Tuesday, May 6, 2008

I Voted.

Got the sticker and everything. Had to try two different precincts, but eventually they took us, even if our poll worker did laugh at AMR's name. Something about the Z maybe struck her as funny. There was the clear sense that Democrats were maybe not to be fully trusted. Brown ones less so. But a better day outside the Kiser Tigers' gymnasium (and a fine day, laughing aside, inside it: Nice to vote for your candidate, nice just to vote) — watered the radish seeds, the lettuce and spinach seeds, the impatiens, the squash, tomatoes, peppers. We've got both the food and the pretty crops in. Little bit more of each to go: Okra and lantana in over by Phil, radish and carrot and bush beans here in the WeatherDeck bed. Just nice to tend to the acreage this morning. Something simpler, better, than demographics.

Grackle casualty: dismembered baby in the front ivy yesterday evening. A leg left. Some feathers. Other less recognizable body parts. But two more fledging today, one up in La Vieja's maple and doing fine, one down on the ground trying to figure it out. No real way to tell if the dead grackle was our grackle, or another one out of the nest. That first one somehow was ours, and the subsequent grackles belong to — who knows. We'll say s/he flew away, and that the dead one was another one. Oh, the religion of baby birds. Maybe one forgets that there's more than one way to lose a hatchling. Maybe one forgets that fledging has got easily to be the most dangerous time. Maybe one just doesn't ever really know.

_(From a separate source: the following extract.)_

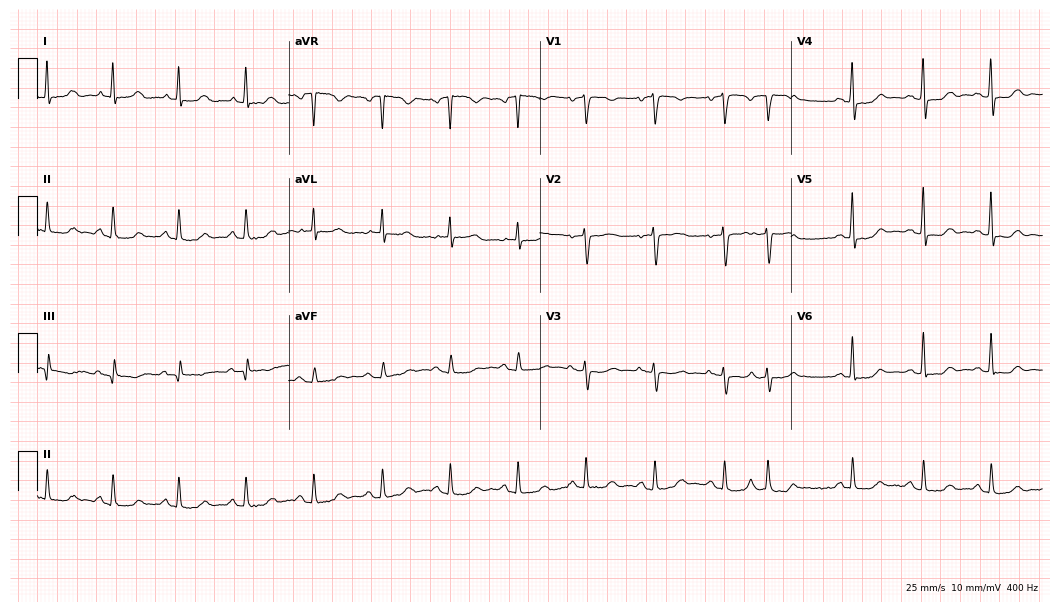
Resting 12-lead electrocardiogram. Patient: a 67-year-old female. None of these six findings is recorded: first-degree AV block, right bundle branch block, left bundle branch block, sinus bradycardia, atrial fibrillation, sinus tachycardia.
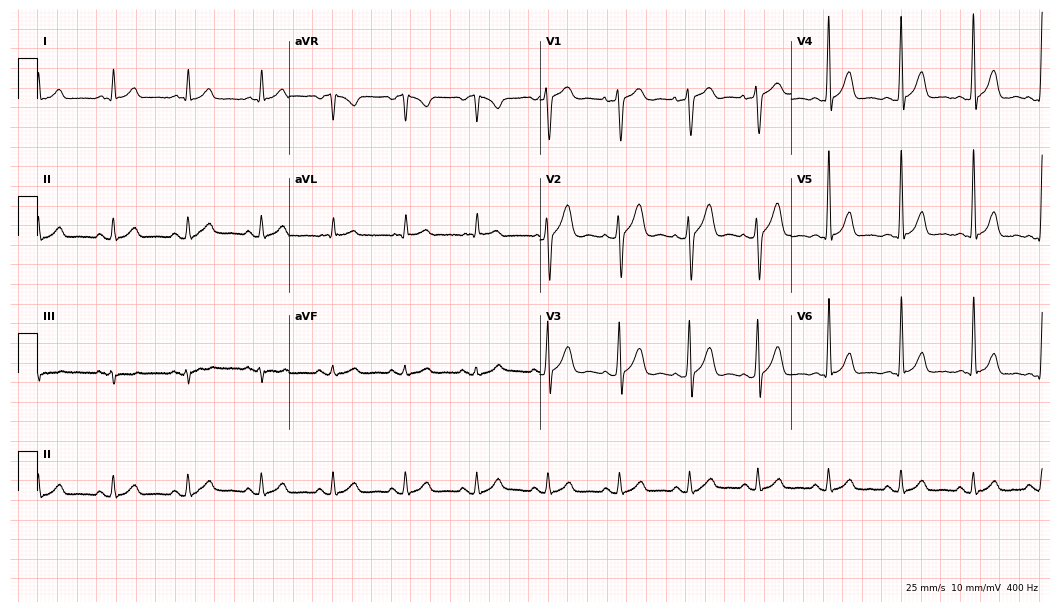
ECG (10.2-second recording at 400 Hz) — a 42-year-old man. Screened for six findings — first-degree AV block, right bundle branch block, left bundle branch block, sinus bradycardia, atrial fibrillation, sinus tachycardia — none is recorded. Only these six findings were labelled.

Today was ridiculous. May is ridiculous. Upper 70s. Sun. Little breeze. Birds galore. Most things blooming. Three more trash cans of bindweed and henbit and what all else out of the back garden. Michael Pollan posits in his excellent book Second Nature that the gardener is priviledged to be free of a romantic view of nature: S/he knows that some things must be culled (Bindweed, yes. But grackles?) in order for other things to thrive. The very act of weeding, of selecting, places one even in a kind of adversarial relationship with nature. Pollan reminds us that this adversarial contest begins when we decide winter is too fierce, put a roof over our heads. Pick another synecdoche. Difficult sometimes to remind oneself that the pig is smarter than the dog. Difficult to see the grackle in the yard. Difficult period. Difficult.

And yet we often have to choose. We dug out the morning glories to put tomatoes in.